More good stuff from Hoxby:

What the map demonstrates is that critical masses of high-achieving students are most likely to be found in urban counties in southern New England (Massachusetts, Connecticut, Rhode Island), the Mid-Atlantic (New York, New Jersey, eastern Pennsylvania), southern Florida, and coastal California from the Bay Area to San Diego.

The other critical masses are more scattered, but a person familiar with U.S. geography can pick out Chicago (especially), Houston, Dallas/Fort Worth, Atlanta, and some smaller cities. In short, if one’s goal were to visit every county where one could gather at least 100 high achievers, one could concentrate entirely on a limited number of cities on the east and west coasts and a few cities in between.

Some part of the above statement is due to the fact that high-income, highly educated parents are somewhat concentrated in the aforementioned areas and such parents, we have seen, are more likely to have high-achieving children.

However, some part of the above statement is due purely to population density. That is, even if children in all counties of the U.S. were equally likely to be high-achieving, there would still be critical masses of them in densely populated counties and vice versa. The choropleth map in Figure 7 illustrates the role of population density by showing the number of high-achieving students per 17 year old in each county. The darker a county is, the higher is its decile on this relative measure. The map makes it clear that this relative measure is far less concentrated than the absolute measure that favors dense counties. In fact, there is a belt of counties that tend to produce high achievers that runs from Minnesota and the Dakotas south through Missouri and Kansas. There are also a good number of Appalachian, Indiana, and non-coastal California but still Western counties that tend to produce high achievers. In short, if one’s goal were to meet a representative sample of high achievers, one’s trip could not be concentrated on a limited number of counties on the Coasts and a few cities in-between. …

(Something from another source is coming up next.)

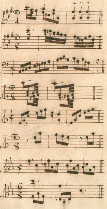 Table du volume X des manuscrits de Parme (incipit des sonates 23 à 30, K. 380-387).

However, achievement-typical students' block groups are less white, and more black, Hispanic, and Asian that those of income-typical students. Achievement- typical students also have more baccalaureate degree holders in their block groups — both in absolute number (207 versus 144) and as a share of adults (22.0 percent versus 16.8 percent). This last fact suggests that income-typical students may be less likely to get advice about college from a neighbor with a degree.

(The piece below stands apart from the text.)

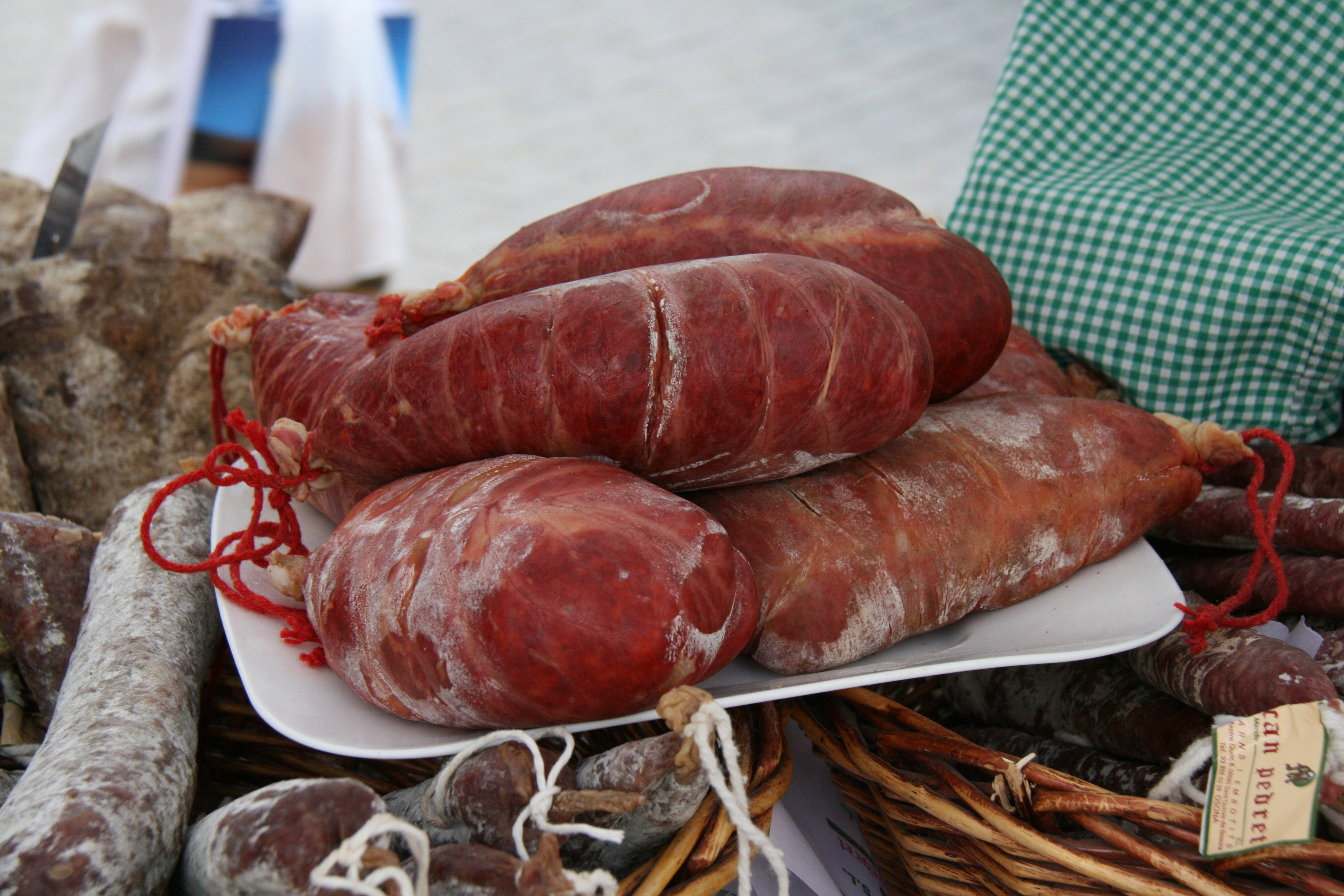 Botillos

Table 9 compares the geography of income-typical and achievement-typical students, and the contrast is striking. 65 percent of achievement-typical students live in the main city of an urban area, whereas only 30 percent of income-typical students do. Even within the main city residents, achievement-typical students are much more likely to live in a large urban area (one with population greater than 250,000). Indeed, 70 percent of the achievement-typical students come from just fifteen urban areas: San Francisco, Oakland, Los Angeles, San Diego, Dallas, Houston, Chicago, Cleveland, Pittsburgh, Portland, Boston, Providence, New York, Philadelphia, and Baltimore. Only 21 percent of achievement-typical students live in a non-urban area (not necessarily rural, but a town rather than an urban area suburb). 47 percent of income-typical students live in a non-urban area. Put another way, income-typical students tend to be the high-achievers who live in counties that had a large number of high-achievers per 17-year-old (Figure 7) but not a large number of achievers in absolute terms (Figure 6).

… The radius needed to gather 50 high-achievers is 37.3 miles for the average income-typical student, where as it is merely 12.2 miles for the average achievement-typical student.